Il y a deux camps, deux partis. D’un côté, l’on applique à ce problème international la maxime célèbre : « La force prime le droit. » De l’autre on répond : « Soyons les plus justes, puisque nous sommes les plus forts. » C’est bien ainsi que la question est posée. On répète, non sans raison, que le droit est le rempart du faible. Mais, quand c’est le plus puissant empereur du monde qui trouve dans sa force même une raison de protéger le droit contre les abus de la force, la cause du droit est gagnée d’avance. Je disais au mois d’octobre dernier dans cette Revue même : « Si les puissances ne parviennent pas à rédiger le code du désarmement, elles en pourraient écrire la préface. » Eh bien ! la préface est faite, et le livre s’achèvera.


ARTHUR DESJARDINS.

  1. La Conférence a voté, outre trois conventions, trois « déclarations ».
  2. L’acte final, signé par les plénipotentiaires seuls, porte que la Conférence a adopté le texte de trois conventions, mais la signature de cet acte final n’équivaut pas à la signature des conventions et des déclarations. L’acte final n’a pour objet que de constater, en fait, les décisions prises, et les plénipotentiaires, en le signant, n’ont pas engagé leurs gouvernemens quant au contenu des conventions et des déclarations. Au contraire les unes et les autres ne seront transformées en actes obligatoires qu’après avoir été signées, au besoin par des plénipotentiaires autres que ceux de la Haye. Elles forment, au demeurant, autant d’actes séparés dont chacun a sa valeur propre. Un État peut les signer toutes ou n’en signer que quelques-unes.
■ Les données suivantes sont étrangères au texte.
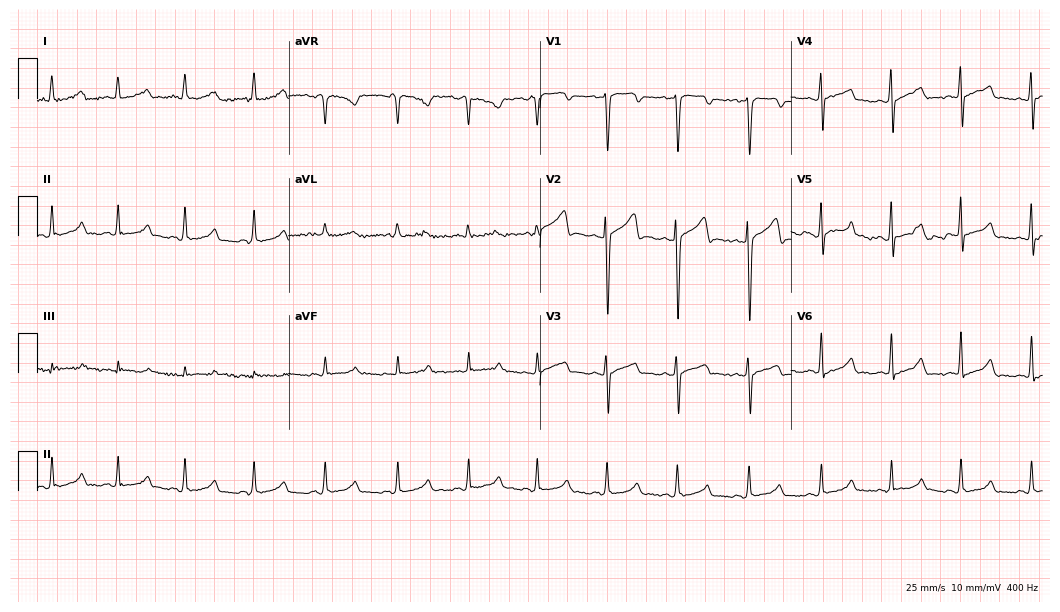
12-lead ECG from a female, 28 years old. Recorded interpretation: within normal limits.
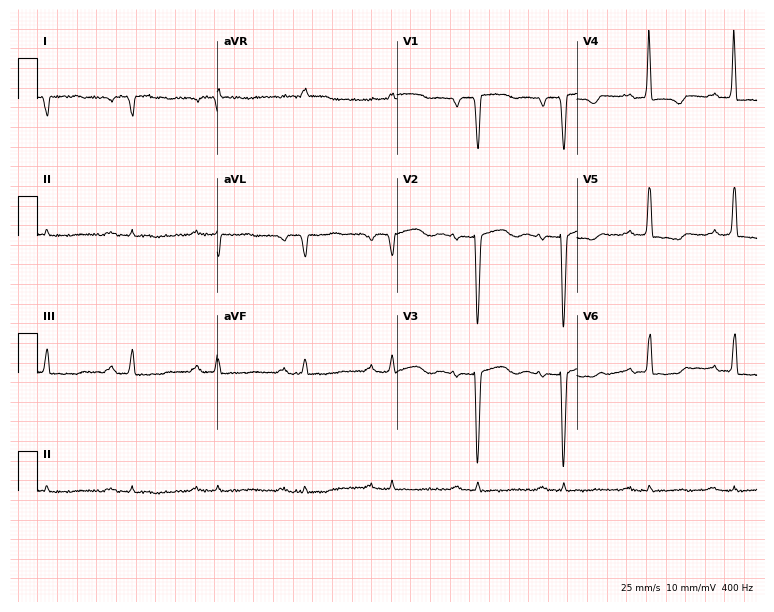
12-lead ECG from a 51-year-old male patient. Screened for six findings — first-degree AV block, right bundle branch block, left bundle branch block, sinus bradycardia, atrial fibrillation, sinus tachycardia — none is recorded. Findings outside these six are not listed.

Les gouvernemens représentés à la Haye ont, pour y mettre leurs signatures, un délai qui expire le 31 décembre.
  3. Mais, chaque puissance ne pouvant avoir qu’un seul suffrage, notre second plénipotentiaire ne votait pas quand le premier exerçait son droit.
  4. L’article 9 du projet russe n’avait trait qu’à l’arbitrage : M. Zorn reproduit la confusion entre l’arbitrage obligatoire et la formation obligatoire d’une commission d’enquête.
  5. Ce point n’avait jamais été mis en doute : d’après le projet primitif, le recours à la commission internationale d’enquête était obligatoire ; mais les parties gardaient, quant aux conséquences à tirer des constatations, une indépendance absolue.
  6. « Pour donner à notre idée toute sa force, il est nécessaire que la question litigieuse soit confinée pendant un temps donné dans les limites exclusives de la juridiction des Puissances médiatrices. Enfin notre proposition se recommande par son utilité comme agent de paix en temps de guerre. Il y a maintes circonstances où l’intervention des puissances médiatrices d’autorité reconnue peut persuader à l’un des belligérans ou à tous les deux que l’une des parties a obtenu satisfaction, et épargner ainsi beaucoup d’existences et beaucoup de souffrances. » (Note lue par M. Holls au comité d’examen le 31 mai.)
  7. Art. 3 de la Convention.
  8. L’alinéa fut ainsi rédigé : » En cas de différends ou contestations sur la fixation du montant des indemnités pécuniaires, lorsque le principe de l’indemnité est déjà reconnu par les parties. »
  9. La troisième commission a rédigé, la Conférence a voté un code très complet de procédure arbitrale. Mais ces dispositions n’offrent qu’un intérêt technique. Nous ne croyons pas devoir en entretenir le lecteur.
  10. C’est l’article 27 de la Convention.